The building sits within the Clarendon Street Conservation Area and is set back from the street behind a boundary wall with a sandstone plinth and wrought iron railings above. Access to the manse is through a pedestrian side gate offset from the main church entrance.
The roof is hipped, finished in fibre-cement slates (replaced March/April 2015, originally Spanish natural slate) with clay ridge tiles. A large cement-rendered chimney-stack is centred on the west elevation and carries nine clay pots. Cast-iron rainwater goods include a half-round gutter supported on cast-iron rise-and-fall brackets projecting from the eaves.

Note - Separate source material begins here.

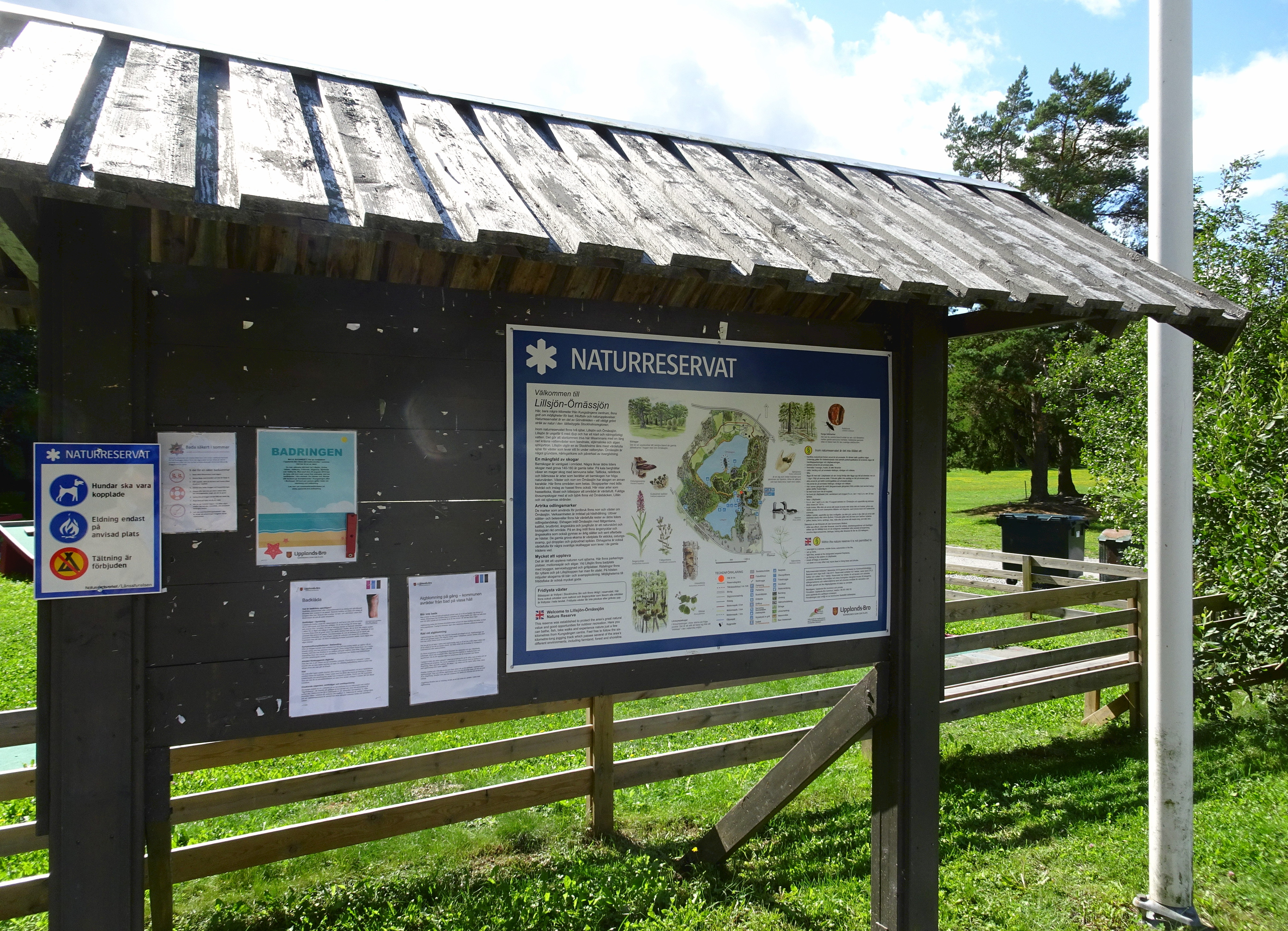 Infoskylt vid Lillsjöbadet i Lillsjön-Örnässjöns naturreservat
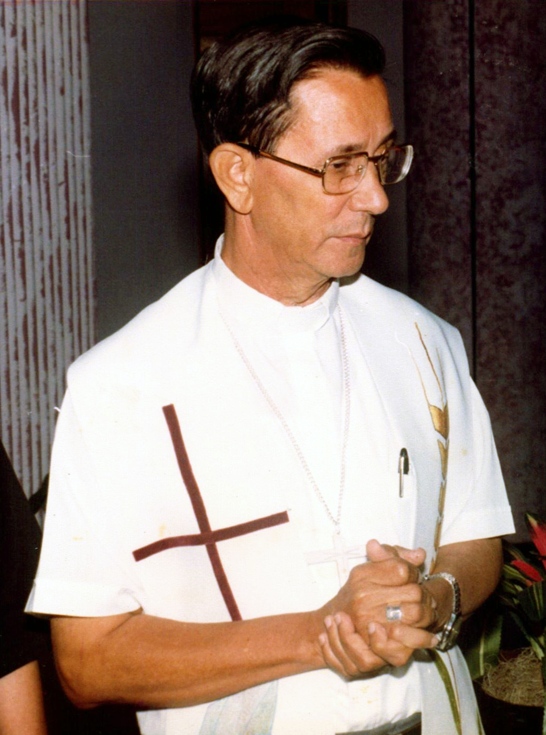 Mons. Fabio Mamerto Rivas Santos. Obispo Emérito de Barahona

The walls are rendered redbrick. The principal elevation faces east onto the churchyard and is rendered and painted. It features a projecting single-storey rusticated entrance porch, reached by eight steps up from the north elevation on Great James Street. The entrance doorcase has painted four-panelled timber double doors flanked by Ionic columns supporting an entablature, below a three-centred arched fanlight. Windows on the ground and first floors are six-over-six painted timber sliding sash with moulded plaster surrounds; those on the second floor are a diminished six-over-three timber sliding sash. There is a continuous sill course at each storey level and stepped raised corner quoins.
The south (rear) elevation is in unpainted smooth render with uPVC rainwater goods. It has two-over-two timber sliding sash windows to the second floor and six-over-six timber sliding sash to the raised ground floor. Also at ground floor level there are metal casement windows with three toplights over three long lights. The render is absent in places where a lean-to structure has been removed. The west elevation abuts the Cultúrlann at no. 37. The north elevation, rendered and painted, faces Great James Street and is set behind railings; it is two bays wide with windows matching those of the principal elevation.
The entrance porch was an original feature of the design, as confirmed by O'Hagan's 1847 plan of Londonderry and the valuation town plan of approximately 1873, both of which depict the building in its current layout.
The manse and the church alongside it were among the earliest buildings to be constructed in this part of the city. Their development formed part of a broader early Victorian expansion of Londonderry driven by economic and population growth in the early 19th century. The laying out of Great James Street, Queen Street and Clarendon Street on a geometric street pattern represented the most ambitious town planning project in Londonderry since the construction of the walled city between 1613 and 1619. The construction of an additional Presbyterian church in the 1830s reflected the fact that Presbyterians were by then the largest denomination within the city walls; as the local historian John Hume notes, their birth rate was probably higher than that of other groups and half the population in the adjacent rural districts was Presbyterian.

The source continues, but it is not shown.